The effects of the economic depression caused by the Panic of 1893 did not fade until 1897, even though mining had somewhat recovered in Leadville and other places. Consolidation helped revive the silver-mining industry. In Colorado, for example, only the largest mining companies were able to make the capital investments necessary to survive the depression, while most smaller outfits went out of business. The large companies then bought up their failing competitors, further solidifying control over the industry. This trend increased corporate power nationwide and eventually led to the famous antimonopoly campaigns of President Theodore Roosevelt in the early 1900s.
The Panic of 1893 produced the worst economic depression in US history to that point. It was known as the Great Depression until that moniker was earned by the economic rupture of the 1930s. Colorado’s mining industry recovered, but the state became less dependent on it than before, as manufacturing and agriculture emerged as important economic pillars. On the plains, agriculture underwent shifts, as the depression forced more farmers to raise cattle and pushed others off their land entirely and into Denver and other cities (the new sugar beet industry eventually revived Colorado agriculture after 1900). The panic even had an effect on Colorado architecture; buildings built after the crash tended to be simpler than the ornate edifices built during the silver boom, perhaps reflecting a newfound humility among the state population.

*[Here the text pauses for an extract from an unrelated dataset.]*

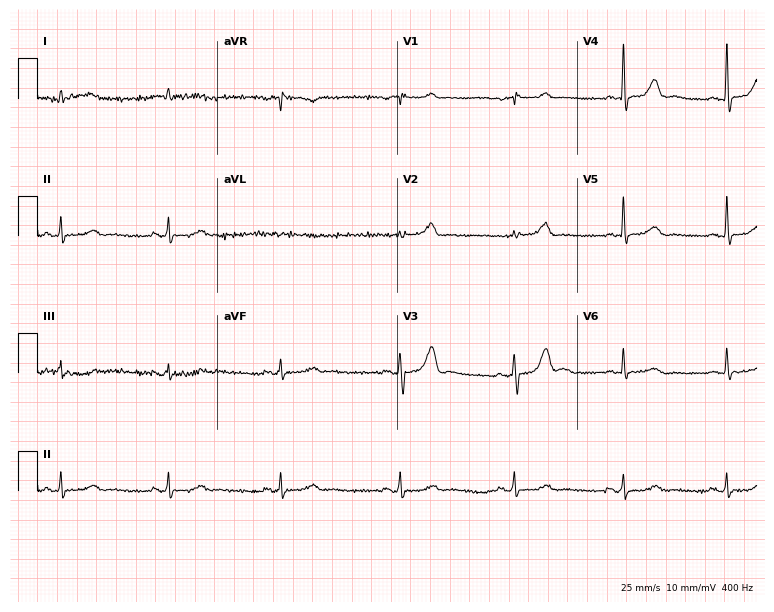
Electrocardiogram (7.3-second recording at 400 Hz), an 85-year-old man. Overall reading on record: normal ECG.

The memory of the Panic of 1893 eventually faded, as the early 1900s brought the booming sugar beet and manufacturing industries, Colorado Fuel & Iron’s statewide coal empire, and a surge in agricultural demand during World War I. Still, the Panic of 1893 holds lessons for the state that are not always heeded. For instance, by the early 1980s, Colorado’s economy was nearly as dependent on oil shale as it was on silver during the 1890s. When ExxonMobil and other oil companies abruptly abandoned shale production in 1982, Colorado’s economy went into a free fall, suggesting that the state had learned little from past boom-and-bust cycles. Colorado’s economy has since diversified, but the Panic of 1893 still reminds Coloradans that they cannot afford to take any booming industry for granted—whether it is silver in the 1890s, oil in the 1980s, or the current real estate boom along the Front Range.